Paper 6 by S. Lim and D. G. Han examines a differential fault attack on the PIPO, a lightweight block cipher, which was proposed in ICISC 2020. The PIPO was designed for providing robust security strength while having less overhead when using the side-channel analysis countermeasure. A differential fault attack is a type of side-channel analysis that induces fault in cryptographic operations and utilises difference information that occurs. They proposed a single-bit flip-based differential fault attack on PIPO, where, through 64 fault ciphertexts, their proposed attack has a 98.9% probability of recovering the correct secret key of PIPO 64/128. They evaluated the proposed attack not only through simulations but also through electromagnetic fault injection.

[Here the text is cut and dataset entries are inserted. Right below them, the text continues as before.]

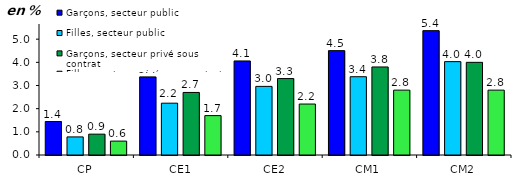
| Category | Garçons, secteur public | Filles, secteur public | Garçons, secteur privé sous contrat | Filles, secteur privé sous contrat |
|---|---|---|---|---|
| CP | 1.445 | 0.78 | 0.9 | 0.6 |
| CE1 | 3.372 | 2.237 | 2.7 | 1.7 |
| CE2 | 4.06 | 2.962 | 3.3 | 2.2 |
| CM1 | 4.505 | 3.379 | 3.8 | 2.8 |
| CM2 | 5.367 | 4.03 | 4 | 2.8 |
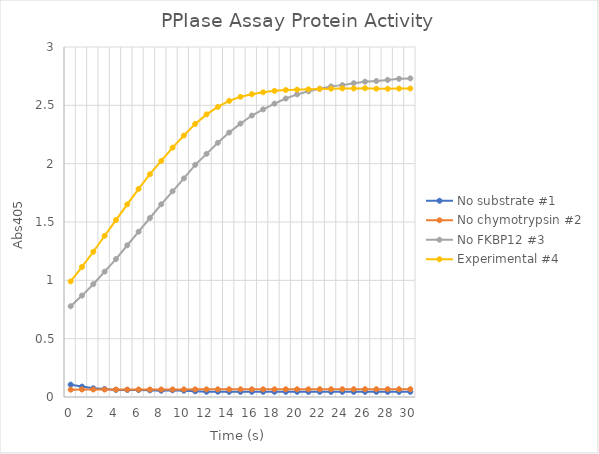
| Category | No substrate #1 | No chymotrypsin #2 | No FKBP12 #3 | Experimental #4 |
|---|---|---|---|---|
| 0.0 | 0.106 | 0.063 | 0.778 | 0.991 |
| 1.0 | 0.089 | 0.064 | 0.869 | 1.115 |
| 2.0 | 0.075 | 0.064 | 0.967 | 1.245 |
| 3.0 | 0.068 | 0.064 | 1.075 | 1.382 |
| 4.0 | 0.061 | 0.064 | 1.182 | 1.517 |
| 5.0 | 0.06 | 0.064 | 1.301 | 1.651 |
| 6.0 | 0.06 | 0.064 | 1.417 | 1.783 |
| 7.0 | 0.057 | 0.064 | 1.534 | 1.91 |
| 8.0 | 0.054 | 0.065 | 1.652 | 2.024 |
| 9.0 | 0.058 | 0.065 | 1.763 | 2.137 |
| 10.0 | 0.054 | 0.065 | 1.874 | 2.241 |
| 11.0 | 0.049 | 0.065 | 1.99 | 2.341 |
| 12.0 | 0.045 | 0.066 | 2.084 | 2.422 |
| 13.0 | 0.046 | 0.066 | 2.179 | 2.486 |
| 14.0 | 0.045 | 0.066 | 2.267 | 2.538 |
| 15.0 | 0.044 | 0.066 | 2.343 | 2.573 |
| 16.0 | 0.045 | 0.066 | 2.412 | 2.596 |
| 17.0 | 0.044 | 0.066 | 2.466 | 2.612 |
| 18.0 | 0.044 | 0.066 | 2.514 | 2.624 |
| 19.0 | 0.044 | 0.066 | 2.558 | 2.631 |
| 20.0 | 0.044 | 0.066 | 2.594 | 2.634 |
| 21.0 | 0.044 | 0.066 | 2.62 | 2.637 |
| 22.0 | 0.044 | 0.067 | 2.643 | 2.641 |
| 23.0 | 0.044 | 0.067 | 2.662 | 2.643 |
| 24.0 | 0.044 | 0.067 | 2.673 | 2.645 |
| 25.0 | 0.044 | 0.067 | 2.69 | 2.645 |
| 26.0 | 0.044 | 0.067 | 2.703 | 2.647 |
| 27.0 | 0.044 | 0.067 | 2.708 | 2.643 |
| 28.0 | 0.044 | 0.067 | 2.718 | 2.642 |
| 29.0 | 0.044 | 0.067 | 2.727 | 2.644 |
| 30.0 | 0.044 | 0.067 | 2.731 | 2.644 |
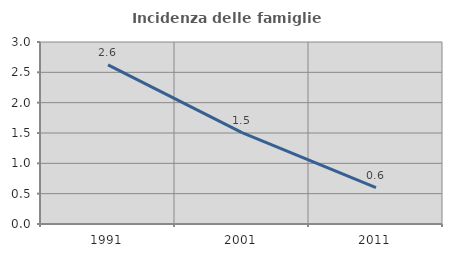
| Category | Incidenza delle famiglie numerose |
|---|---|
| 1991.0 | 2.622 |
| 2001.0 | 1.507 |
| 2011.0 | 0.599 |
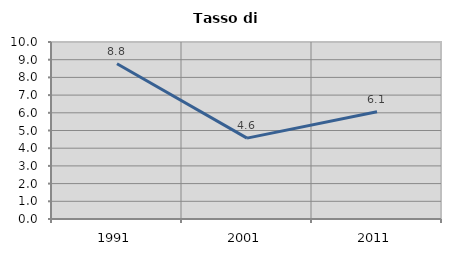
| Category | Tasso di disoccupazione   |
|---|---|
| 1991.0 | 8.772 |
| 2001.0 | 4.569 |
| 2011.0 | 6.061 |

All of the papers selected for this Special Issue show that further improvements of information security and cryptography are made in the topic areas of post-quantum cryptography and security analysis on block ciphers. Especially, various experimental results by authors will clearly show the reader how advanced their results are, compared to the current research works related to six selected papers. In the meanwhile, there are still many challenges in this field that require future research attentions, such as efficient construction of lattice-based cryptographic primitives, analysis on lattice-based reduction algorithms, and more realistic quantum attacks against post-quantum cryptographic primitives and their underlying complexity assumptions. We hope to see more advanced research results on these topics in the near future.